Do you know what the underground bargain C compiler of this year is? It's the Mix Power C compiler. For under $25 with shipping, it is one heck of a good compiler, and the manual is worth the price of admission. It's C preprocessor will substitute macro arguments into the middle of strings for you (so you can macroize your printf ("debug message with dubbed parameter") statements using your h file); and, while it has a problem with newlines inserted in the middle of parameters supplied to the macro-processor, it is otherwise quite stable and handles really large programs (in large model, not huge). While Turbo C is faster and can handle huge model programs, its macro preprocessor will not substitute arguments into the middle of strings for you, instead the strings resulting from the macro-expansion will contain the macro parameter name.

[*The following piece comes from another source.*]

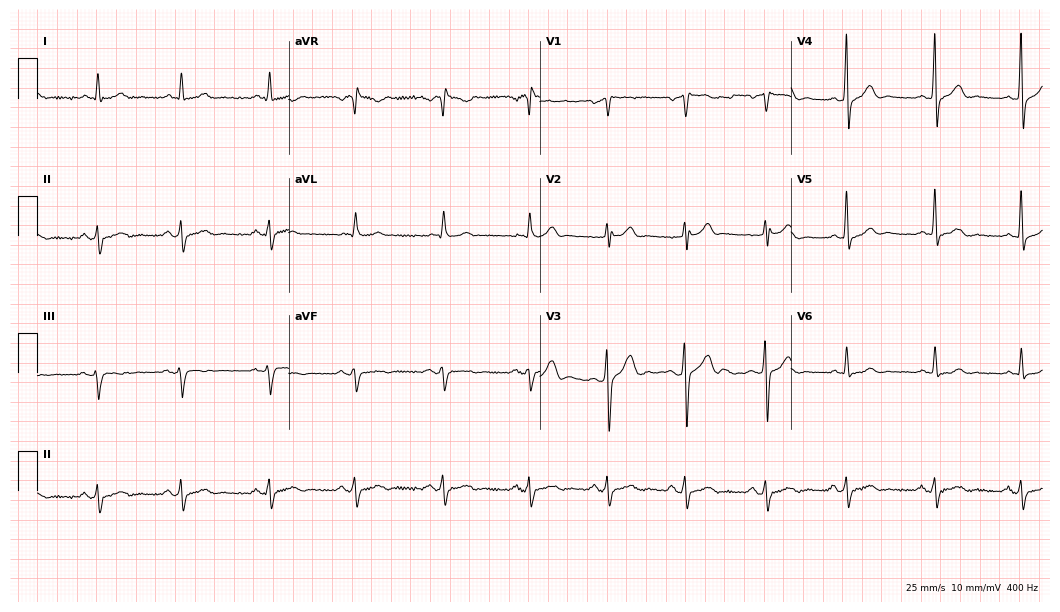
Resting 12-lead electrocardiogram (10.2-second recording at 400 Hz). Patient: a 32-year-old man. None of these six findings is recorded: first-degree AV block, right bundle branch block, left bundle branch block, sinus bradycardia, atrial fibrillation, sinus tachycardia. Only these six findings were labelled.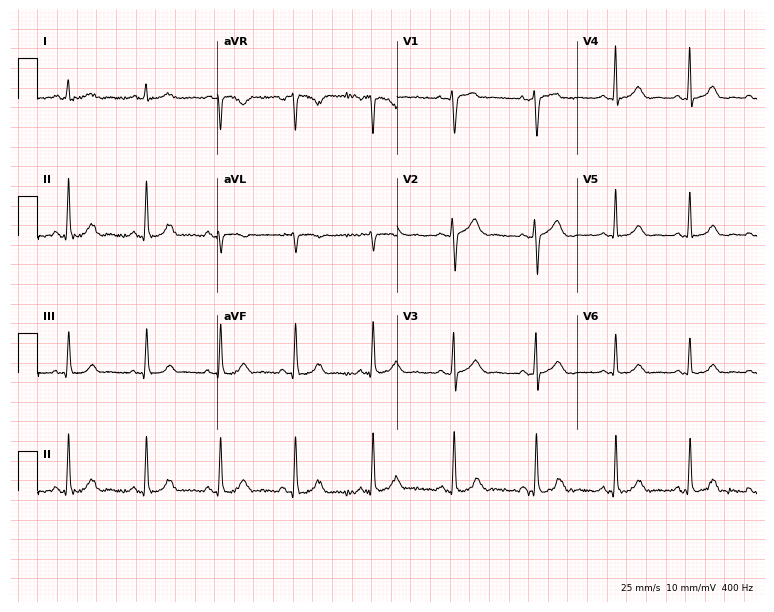
12-lead ECG from a 32-year-old female patient. No first-degree AV block, right bundle branch block, left bundle branch block, sinus bradycardia, atrial fibrillation or sinus tachycardia recorded for this tracing.

To be fair, the Turbo C Windows package is worth the cost of the compiler, and the Power C business math and graphics package is definitely a worthwhile acquisition. Turbo C has to be the world's fastest screen writer, both in windows mode and standard printf to stdout and stderr mode. Both Turbo C and Power C have optional run-time stack overflow tests automatically inserted into compiled code.
Since C programs work in mysterious ways and can and do overwrite memory and go into recursive bugs, the stack test is a minimal safety net that is really needed. I only wish that the enumeration type of C could be used to force range tests Pascal-style in compiled code. That way, while debugging I could enum some of my important variables and specify their lower and upper bounds in the enum set, knowing that the compiler would insert correctness tests wherever I did C arithmetic with these variables. As matters presently stand, the compilers refuse to let me do arithmetic with these variables, and don't seem to enforce bounds on their values by run-time checking.